Task to complete: Starting with the line that holds "organism: Platynereis dumerilii" and stopping after the line that holds "sample: Cilia; retinal pigment epithelium", repeat the lines below word for word, without the pictures.

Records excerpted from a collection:
'''
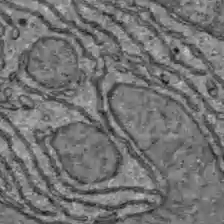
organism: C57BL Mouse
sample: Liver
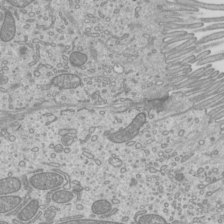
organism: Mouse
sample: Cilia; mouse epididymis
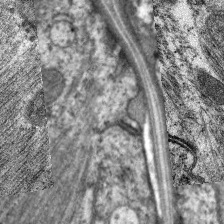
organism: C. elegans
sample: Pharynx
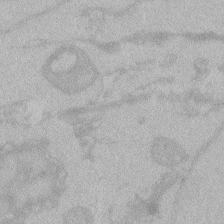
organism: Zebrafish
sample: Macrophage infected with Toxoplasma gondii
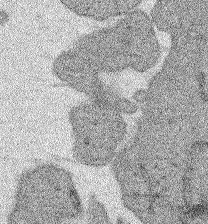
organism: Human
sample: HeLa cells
'''
'''
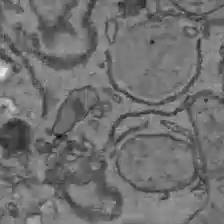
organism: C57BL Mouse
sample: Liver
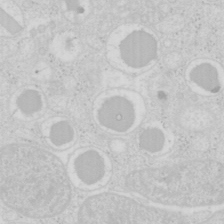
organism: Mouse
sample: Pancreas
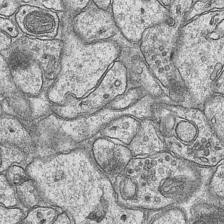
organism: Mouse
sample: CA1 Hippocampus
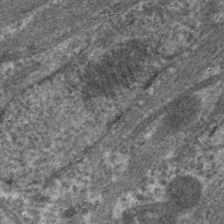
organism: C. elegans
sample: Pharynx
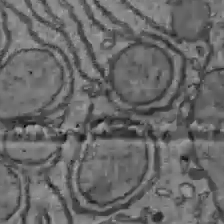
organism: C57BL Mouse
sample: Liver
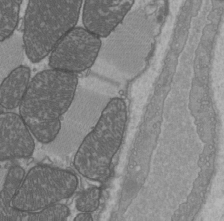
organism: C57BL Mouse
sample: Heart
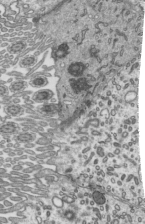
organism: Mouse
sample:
'''
'''
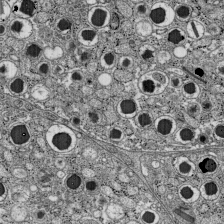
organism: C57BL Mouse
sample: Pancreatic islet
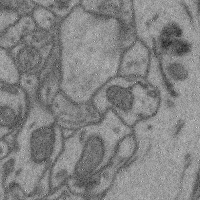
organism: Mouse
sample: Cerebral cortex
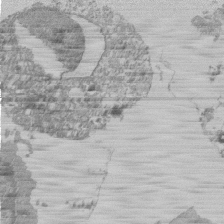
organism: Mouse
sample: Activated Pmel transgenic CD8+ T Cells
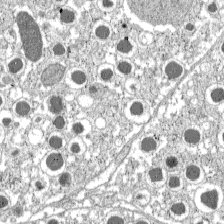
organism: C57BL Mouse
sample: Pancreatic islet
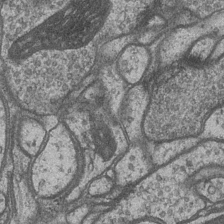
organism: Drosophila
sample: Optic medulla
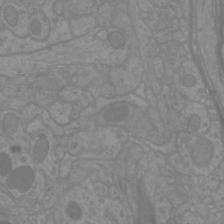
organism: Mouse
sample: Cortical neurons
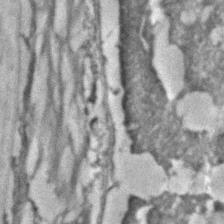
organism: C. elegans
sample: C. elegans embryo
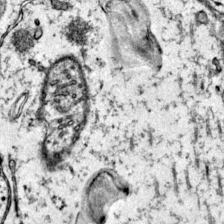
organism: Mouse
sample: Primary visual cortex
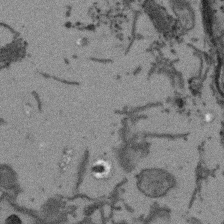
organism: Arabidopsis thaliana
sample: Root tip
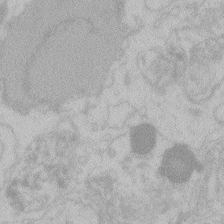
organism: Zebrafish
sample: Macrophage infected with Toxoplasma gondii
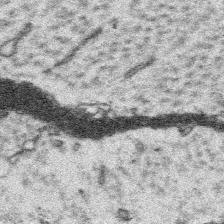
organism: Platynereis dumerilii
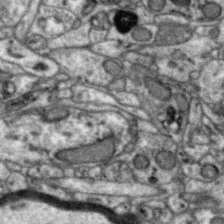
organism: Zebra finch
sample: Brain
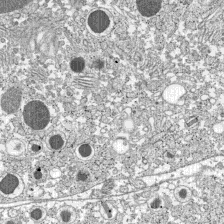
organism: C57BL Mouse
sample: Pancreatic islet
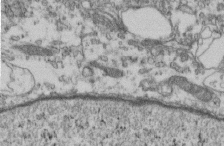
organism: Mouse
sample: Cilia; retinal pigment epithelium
'''
Task result:
organism: Platynereis dumerilii
organism: Zebra finch
sample: Brain
organism: C57BL Mouse
sample: Pancreatic islet
organism: Mouse
sample: Cilia; retinal pigment epithelium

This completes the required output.